The SNP have upended the political game so thoroughly that some of the old rules no longer apply in Scotland. It used to be the case that what’s good for your opponent is bad for you and vice versa. But because the SNP is opposed to Labour and the Conservatives alike this no longer applies. The nationalists might never do a “deal” with David Cameron but they will manage to contain their disappointment should he somehow be returned for a second term next month. Another unpopular Tory government would, objectively speaking, be useful to the nationalists even — actually, especially — if its policies, including more “austerity”, caused “pain” in Scotland.

Then again, a Labour government is almost as useful to the nationalists. Ed Balls has already signalled that Labour doubts the existence of a magic money tree. Britain will have to live within her means. Which means the books must be balanced. Which means no extra public spending. The deficit and the national debt must each be reduced and failing to do so would destroy Labour’s credibility.

That means Labour must reject the SNP’s demand for billions of pounds of “modest” additional spending. And the only thing short of getting what they want that delights the SNP is not getting what they want. The next government is all but certain to be very unpopular very soon. The SNP will pretend to be vexed at seeing their ideas ignored but, secretly, they will not mind too much. Such a scenario allows them to run against the Westminster government at next year’s Holyrood elections. Only the SNP, you see, can truly “Stand for Scotland”.

At which point, of course, the independence game begins again. It is hard to countenance the SNP ruling out independence in two consecutive elections. Another majority at Holyrood — however improbable that might, given the voting system, seem — would surely constitute a mandate for another referendum. Independence, after all, is the reason for the SNP’s existence and any decision to downgrade the importance of the national question is purely a matter of temporary tactical convenience.

Besides, Ms Sturgeon joined the party before she was old enough to vote. With brief excursions to Glasgow University and some years working as a solicitor, the SNP has been her entire life. She joined the party at a time when doing so was neither popular nor profitable. Much has changed, in Scotland and the world, since the 1980s but Nicola Stugeon’s faith in independence is unshakeable.

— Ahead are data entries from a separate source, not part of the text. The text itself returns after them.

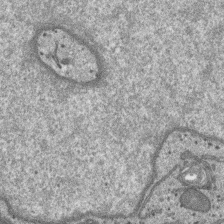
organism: Human
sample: Lung epithelial cells infected with SARS-CoV-2
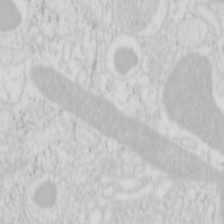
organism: Mouse
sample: Pancreas

Which is why there is no need to take too seriously her protestation that this general election has nothing to do with independence. Why, she says putting on her best innocent face, a vote for the SNP next month is not a vote for independence. In the short-term this may be true, in as much as an SNP landslide in Scotland will not raise the grim spectre of another referendum on independence immediately.

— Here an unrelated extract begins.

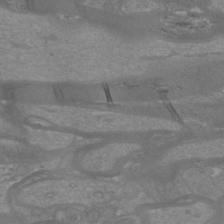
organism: Mouse
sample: Cortical neurons

Ms Sturgeon, however, has very carefully refused to rule out another referendum and one to be held somewhat sooner than the “once in a generation” opportunity promised in the Scottish government’s own white paper on independence. Circumstances, the First Minister notes, might change.

And here’s the thing about circumstances: they always change. Politics is not static. New crises and opportunities arise every year. Adapting to, and capitalising upon, these changes in circumstance is the mark and test of a first-class politician. The most foolish thing of all is pretending that what’s happening today will continue to happen in the future. Things change. So do countries. And Scotland may have changed already.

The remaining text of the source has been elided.